That puts limits on the nature of the services that we can construct from this strategy of content partnerships. It’s also the case that for every organisation that wants to try to create a service like this, they have to go through the process of setting up agreements individually, and this probably creates a barrier to innovation.

Up until now many of the kinds of services that have been built in this way have been discovery or search services, and I think publishers are quite comfortable with that approach, but as we start to integrate machine learning, and increase the sophistication of what can be accomplished on top of the literature, will that have the potential to erode the perceived value of publisher as a destination? Will that be a driver to accelerate the unbundling of the services that publishers provide. In the current world I may use an intermediate search service to find the content that may interest me, and then engage with that content at the publisher site. In a near future world if I create a natural language interface into the concept map, perhaps I’ll just ask the search engine for my answer directly. Indeed I may ask the search engine to tell me what I ought to be asking for. Owing to the fact that I don’t have full overview of the literature I’m not in a position to know what to ask for myself, so I’ll rely on being told. In those scenarios we continue to disrupt the already tenuous relationship between reader and publisher.

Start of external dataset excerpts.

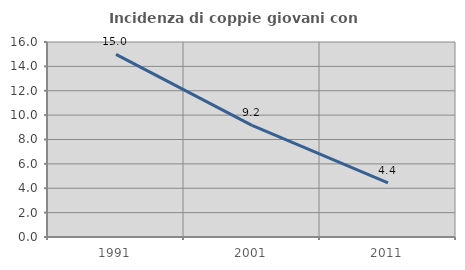
| Category | Incidenza di coppie giovani con figli |
|---|---|
| 1991.0 | 14.984 |
| 2001.0 | 9.163 |
| 2011.0 | 4.443 |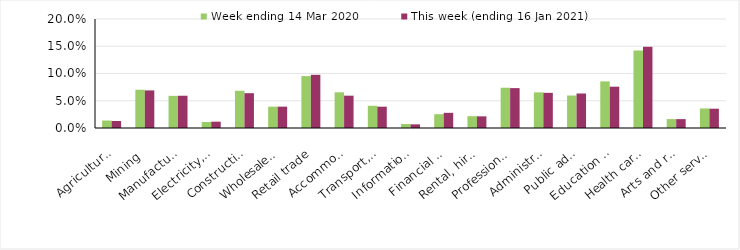
| Category | Week ending 14 Mar 2020 | This week (ending 16 Jan 2021) |
|---|---|---|
| Agriculture, forestry and fishing | 0.014 | 0.013 |
| Mining | 0.07 | 0.069 |
| Manufacturing | 0.059 | 0.059 |
| Electricity, gas, water and waste services | 0.011 | 0.012 |
| Construction | 0.068 | 0.064 |
| Wholesale trade | 0.039 | 0.039 |
| Retail trade | 0.095 | 0.098 |
| Accommodation and food services | 0.066 | 0.059 |
| Transport, postal and warehousing | 0.041 | 0.039 |
| Information media and telecommunications | 0.007 | 0.007 |
| Financial and insurance services | 0.025 | 0.028 |
| Rental, hiring and real estate services | 0.022 | 0.021 |
| Professional, scientific and technical services | 0.074 | 0.073 |
| Administrative and support services | 0.065 | 0.064 |
| Public administration and safety | 0.06 | 0.063 |
| Education and training | 0.086 | 0.076 |
| Health care and social assistance | 0.142 | 0.149 |
| Arts and recreation services | 0.016 | 0.016 |
| Other services | 0.036 | 0.035 |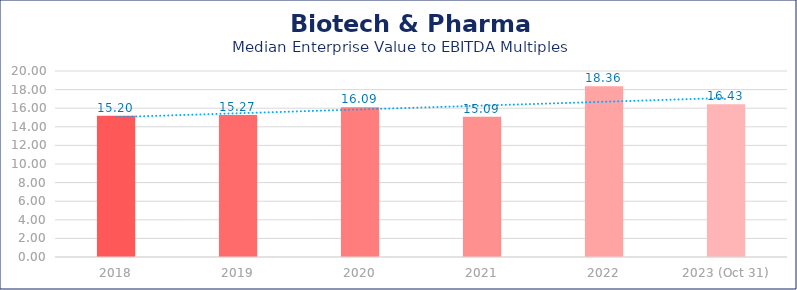
| Category | Biotech & Pharma |
|---|---|
| 2018 | 15.2 |
| 2019 | 15.27 |
| 2020 | 16.09 |
| 2021 | 15.09 |
| 2022 | 18.36 |
| 2023 (Oct 31) | 16.43 |

There are some other interesting things to think about too. How many different AI representations of the literature should be hope for? Would one be just too black boxed to be reliable? How may we determine reproducibility of search results? how can we ensure representation of correlations that are not just defined by the implicit biases of the algorithm? should we give the reader algorithmic choice? Should there be algorithmic accountability? Will query results be dependent on the order in which the AI reads the literature? Many many many interesting questions.

The move to do this without any human curation is a bold one. Other people in this space hold the opinion that this approach currently has natural limits, but it’s clear that the Yenow folk don’t see it that way. I don’t know how to test that, but maybe as searches on the platform become more focussed, that’s the moment where those differences could come to light.

I do have some comments on the product itself. I spent a little time today using the demo site available from the state library of Bavaria. It strikes me that I would quite like to be able to choose my own relevance criteria so that I can have a more exploratory relationship with the results. I did find a few interesting connections through querying against some topics that I was recently interested in, but I had the itch to want to be able to peel back the algorithm to try to understand how the concepts were generated. It’s possible that this kind of search angst was something that I experience years ago with keyword search, but that years of practice have beaten the inquisitiveness out of me, but for now that is definitely something that I noticed while using this concept map, almost a desire to know what lies in the spaces between the connections.

At the moment they are looking to sell a subscription into libraries. It’s almost certain that this won’t totally replace current search interfaces (that sentence might come back to haunt me!). The challenge they face in this space is that they are Yet Another Discovery Interface, and people using these tools probably don’t invest a huge amount of time learning their intricacies. On the other hand the subscription model can be monetized immediately, and you don’t have to compete with Google head to head.

On a minor note looking at their interface there is an option to sign in, but It’s not clear to me why I should. I imagine that it might save my searches, that it might provide the opportunity for me to subscribe to some kind of updating service, but I just can’t tell from the sign up page.

CrossRef Event Data — Joe Wass — @JoeWass

By this stage in the evening the heat was rising in the room, and the jet lag was beginning to kick in, so my notes start to thin out a lot. Joe presented some updates on the CrossRef event data service. It was great to see it live, and I’d love to see it being incorporated into things like altmetric. Perhaps they need a bounty for encouraging people to build some apps on top of this data store?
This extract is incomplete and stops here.